» **Task item**: No pictures are to be included when the entries below are reproduced exactly.
___ Records for the exercise
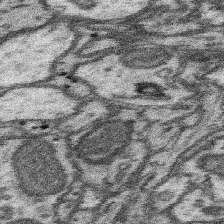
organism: Mouse
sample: Somatosensory cortex neuropil
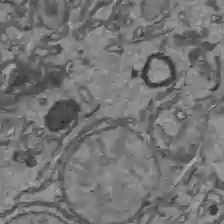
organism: C57BL Mouse
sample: Liver
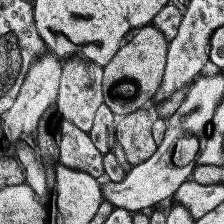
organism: Human
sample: Temporal Lobe
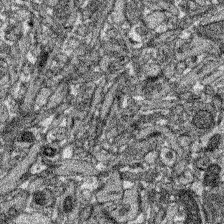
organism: Zebrafish
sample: Larval olfactory bulb
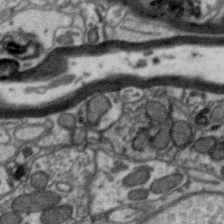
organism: Zebra finch
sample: Brain
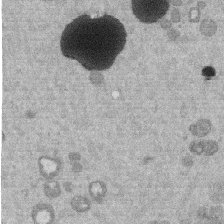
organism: Mouse
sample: Dividing mouse embryo 1 cell stage
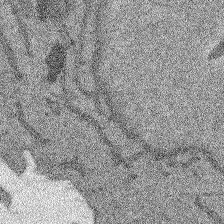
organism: Human
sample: HeLa cells
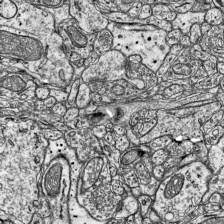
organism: Mouse
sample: Visual Cortex
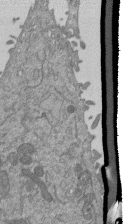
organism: Mouse
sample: ED-1 cell nuclei; centrioles
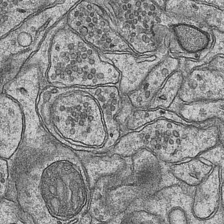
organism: Mouse
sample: CA1 Hippocampus
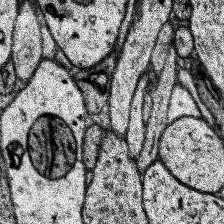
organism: Human
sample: Temporal Lobe
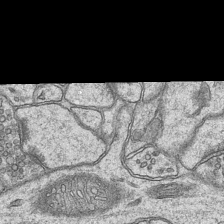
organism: Mouse
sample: CA1 Hippocampus
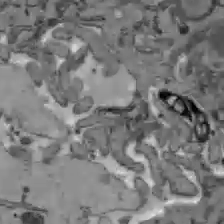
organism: C57BL Mouse
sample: Liver
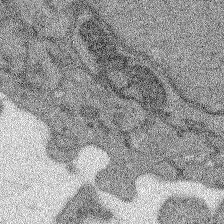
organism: Human
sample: HeLa cells
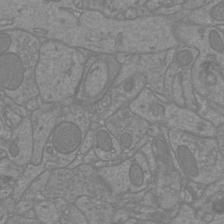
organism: Mouse
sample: Cortical neurons
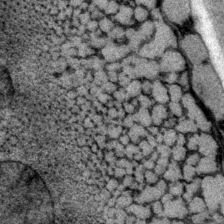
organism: P. pacificus
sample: Pharynx
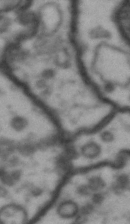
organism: Drosophila
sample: Brain
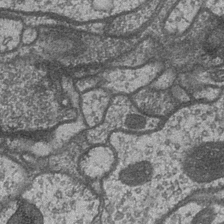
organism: Drosophila
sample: Optic medulla
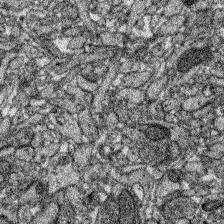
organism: Zebrafish
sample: Larval olfactory bulb
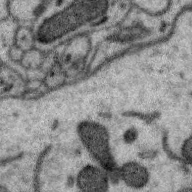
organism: Zebra finch
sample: Brain
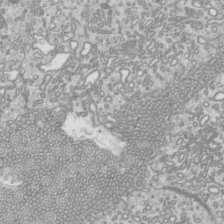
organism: Mouse
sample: Cilia; mouse epididymis
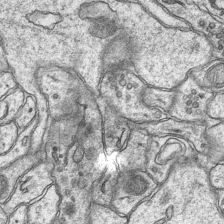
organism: Mouse
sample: CA1 Hippocampus
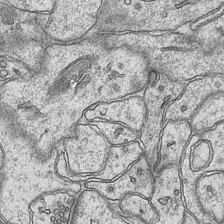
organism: Mouse
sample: CA1 Hippocampus
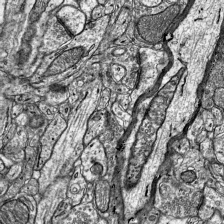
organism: Mouse
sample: Visual Cortex
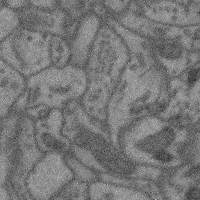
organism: Mouse
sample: Cerebral cortex
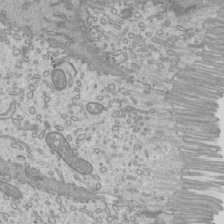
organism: Mouse
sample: Cilia; mouse epididymis
______
» **Answer to the problem**:
organism: Mouse
sample: Somatosensory cortex neuropil
organism: C57BL Mouse
sample: Liver
organism: Human
sample: Temporal Lobe
organism: Zebrafish
sample: Larval olfactory bulb
organism: Zebra finch
sample: Brain
organism: Mouse
sample: Dividing mouse embryo 1 cell stage
organism: Human
sample: HeLa cells
organism: Mouse
sample: Visual Cortex
organism: Mouse
sample: ED-1 cell nuclei; centrioles
organism: Mouse
sample: CA1 Hippocampus
organism: Human
sample: Temporal Lobe
organism: Mouse
sample: CA1 Hippocampus
organism: C57BL Mouse
sample: Liver
organism: Human
sample: HeLa cells
organism: Mouse
sample: Cortical neurons
organism: P. pacificus
sample: Pharynx
organism: Drosophila
sample: Brain
organism: Drosophila
sample: Optic medulla
organism: Zebrafish
sample: Larval olfactory bulb
organism: Zebra finch
sample: Brain
organism: Mouse
sample: Cilia; mouse epididymis
organism: Mouse
sample: CA1 Hippocampus
organism: Mouse
sample: CA1 Hippocampus
organism: Mouse
sample: Visual Cortex
organism: Mouse
sample: Cerebral cortex
organism: Mouse
sample: Cilia; mouse epididymis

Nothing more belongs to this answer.